これを1年間繰り返して銀行口座に20万円、例えばFX口座が8万円になったら、FX口座から5万円を銀行に出金し、今度は、1回あたりのトレード損失額(コスト)を4,000円から6,000円に増やします。
銀行口座は1年で20万円から25万円に増え、トレード資金は、FX口座に3万円残ります。
トレードコストが1.5倍の6,000円に増えるので、1年後には12万円の利益が期待でき、実現したら、今度はトレードコストを9,000円に増やします。
つまり、銀行口座は32.5万円に増え、FX口座は45,000円になります。
基本的には、これを永遠に繰り返します。
ただ、勝率や平均損益比率が下がった場合は、手法自体を見直さないとならないので、手法の見直しと共に、狙う利幅と損失コストを見直しますが、この点については別の記事でご紹介致します。
3)損失額(コスト)を固定化する方法
折角、バルサラ破産確率を知り、トレード1回あたりの損失額を決めても、そのとおりに実行できなければ意味がありません。
そのためには、トレードごとにベットするロットの大きさ(通貨量)を固定する必要があります。また、同時に損切り幅(pips)を決めることが重要です。通貨量の大きさと損切り幅の関係は下表を参考にしてください。
但し、同じFX会社でも口座ごとに1ロットが10万通貨だったり、1,000通貨だったりするので、ここでは通貨量(1万通貨=1ロット)で解説します。
1万通貨が1ロットの口座で取引する場合、USドル円だと、上表のとおり1pipsは110円です。トレードコストは4,000円と決めましたから、1万通貨で取引する場合、
4,000÷110=36.36pips
が最大のトレードコストになります。
これを2万通貨の取引にしてしまうと、トレードコストは半分の18pipsになりますが、18pipsではすぐにロスカットに引っかかる可能性が高いと下図のチャートから判断できます。
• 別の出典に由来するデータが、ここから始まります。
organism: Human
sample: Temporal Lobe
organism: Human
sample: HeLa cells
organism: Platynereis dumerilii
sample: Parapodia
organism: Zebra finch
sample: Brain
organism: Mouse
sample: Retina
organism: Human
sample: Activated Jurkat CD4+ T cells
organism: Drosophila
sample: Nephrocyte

上図のチャートはポンド/円の日足チャートです。赤丸のところに注目し、これから下落するのか?又は再上昇するのかという局面ですが、ここでは下落するシナリオを想定し、売りエントリー目線でみていきます。
次に下図は、上図ポンド/円の日足チャートを4時間足チャートに変更したものです。
ロスカット幅は25pipsでみています。
その理由は、チャートの左のローソク足の上ヒゲの長さの平均が19pipsあったからです。つまり、平均以上の上ヒゲがでないとみています。
この注文をIFD(イフダン)で入れておいても良いですし、私の場合はMT4のアラートを設定し、ターゲットプライスに近づいてきたらアラートが鳴って、そのときの相場の状況をみてエントリーするようにしています。
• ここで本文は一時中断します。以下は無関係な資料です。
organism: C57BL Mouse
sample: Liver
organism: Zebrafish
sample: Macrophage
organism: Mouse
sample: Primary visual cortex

このように先ず、ロスカットポイントを決め、逆算してエントリーポイントを決めることで、トレードコストが一定になり、狙える利幅も合理的なものになります。
またエントリーポイントは、ブルーの網掛けをしているとおり、同様の値幅で上昇しその後下落するとみています。
狙う利幅は0.5ロット(5,000通貨)が50pips、0.25ロット(2,500通貨)が90pips、残り0.25ロット(2,500通貨)が400pipsですから、平均損益比率の2倍以上の損益比率です。
また、この分割決済により、勝率は確実にあげられます。
他にも複数の根拠はありますが、このように、複数の根拠を持つ理由は、過去10年間のバックテストデータから、上記シナリオになった場合の勝率が60%以上ある(バルサラ破産確率でシミュレーションした勝率50%を超えている)とみてとれるからです。
FXの資金管理とは?まとめ
繰り返しになりますが、FX取引で最も重要なのは資金管理です。一言で資金管理といってもその要素は一つではありません。
できるだけ多くの取引回数をこなすことで本来の勝率に近づけること、できるだけ多くの取引回数をこなすため、破産確率を下げる方法、具体的な資金管理の考え方と実例などを解説しました。
これらは全て確率の上に成り立った実態であり、過去に起きた事実です。
事実に基づき、大事な資金を失わないよう、最善の策を講じて実行することをおすすめ致します。